RIYADH, 7 March 2007 — The Capital Market Authority (CMA) has approved SABB Takaful’s initial public offering (IPO). SABB Takaful is raising SR35 million through the public share offering, which is scheduled to commence today.
HSBC Saudi Arabia Ltd. is the financial advisor to SABB Takaful and SABB will act as the subscription manager, according to a press release issued by SABB.
The IPO subscription will open for public from March 17 to 26. The initial offer price per share will be SR10, with a minimum of 50 shares and a maximum of 100,000 per subscriber. In addition to the 35 percent public offering, the HSBC Group and SABB will each own 32.5 percent of SABB Takaful Company.
SABB Takaful Company will offer a comprehensive range of Shariah-compliant Takaful products for both personal and corporate customers. These will include savings and protection products to meet individual needs for financial planning and business solutions for business risks.
Dr.
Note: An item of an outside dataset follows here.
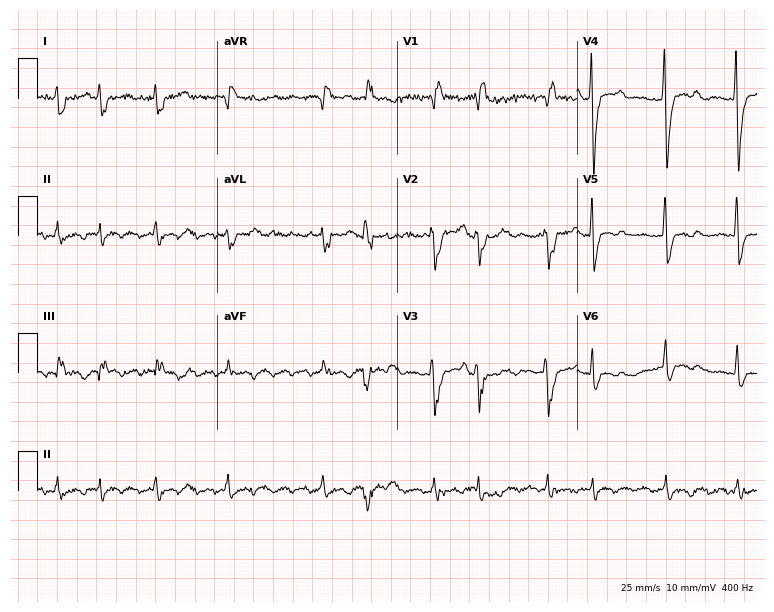
Resting 12-lead electrocardiogram (7.3-second recording at 400 Hz). Patient: a 76-year-old woman. The tracing shows right bundle branch block, left bundle branch block, atrial fibrillation.

Abdulrahman A. Al-Jafary, chairman of SABB Takaful Constituents Committee, said: “This is an important development for the Kingdom’s financial services industry as SABB Takaful will be one of the first Islamic Takaful companies. The joint investment by HSBC Group and SABB underlines their confidence in the insurance market operating under the Islamic principles.
“We expect the demand for the IPO to be healthy, given the deep experience of the company’s founders,” he said.
Subscription will be available through electronic channels such as ATMs, Internet and telephone banking in addition to the branches of SABB, Riyad Bank and the Arab National Bank.